Penn Entertainment Stock at a Glance

Penn Entertainment Earnings Update

We have raised our fair value estimate for Penn Entertainment PENN to $29 per share from $27 on expected higher digital revenue and EBITDAR due to its exclusive 10-year partnership with ESPN (with an option for another 10-year renewal). Shares were up 10%-15% on the announcement, leaving them fairly valued.

Penn’s in-house technology platform has changed its media partner for its online sports betting offering, shifting from Barstool to ESPN. We view this as a competitive upgrade, given ESPN’s more extensive consumer reach—nearly 400 million social media followers versus Barstool’s more than 100 million. Penn has sold Barstool back to its founder for an undisclosed amount (it purchased the asset for $551 million in 2019), and the social media platform will no longer compete in the online sports betting market.

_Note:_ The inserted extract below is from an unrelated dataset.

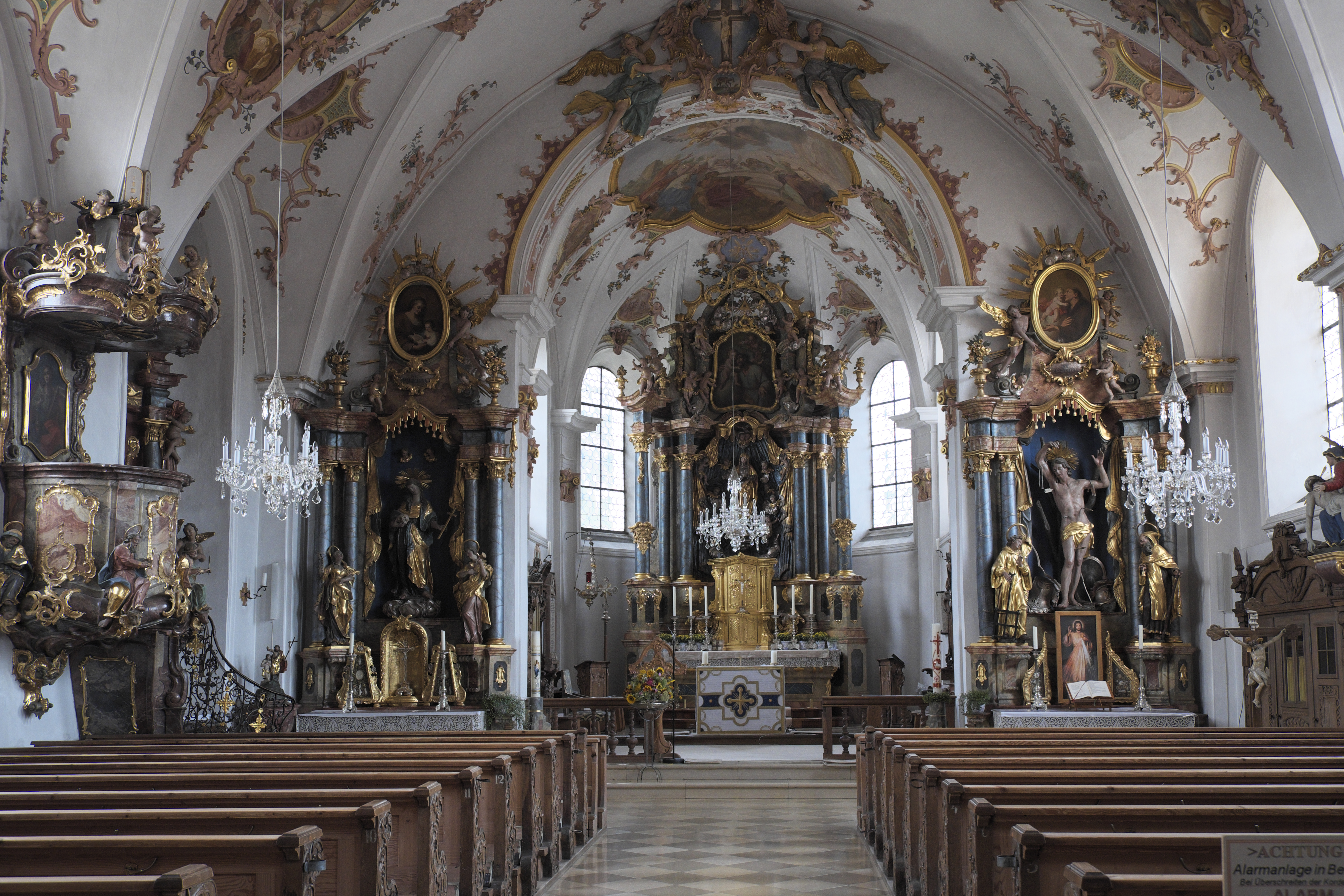 Katholische Pfarrkirche Mariä Himmelfahrt in Walleshausen, einem Ortsteil von Geltendorf im Landkreis Landsberg am Lech (Oberbayern/Bayern), Innenraum

Moreover, if it is later sold, Penn has the right to receive 50% of the gross proceeds.

The cost of the ESPN partnership is $1.5 billion in cash payments to ESPN, paid over the next 10 years, along with $500 million in warrants. Penn also plans to spend roughly $150 million on marketing outside of ESPN and invest incrementally in promotions around the launch, which we think will push enduring profitability out about a year to the end of 2024. Penn expects the partnership to drive 2027 EBITDA of $500 million to $1 billion, which aligns with our forecast of $651 million (previously $388 million). We think Penn’s increased share opportunity is likely to come mostly at the expense of pure online competitors FanDuel and DraftKings, which lack the media and physical asset presence of Penn, MGM, and Caesars. The launch is expected to occur this fall.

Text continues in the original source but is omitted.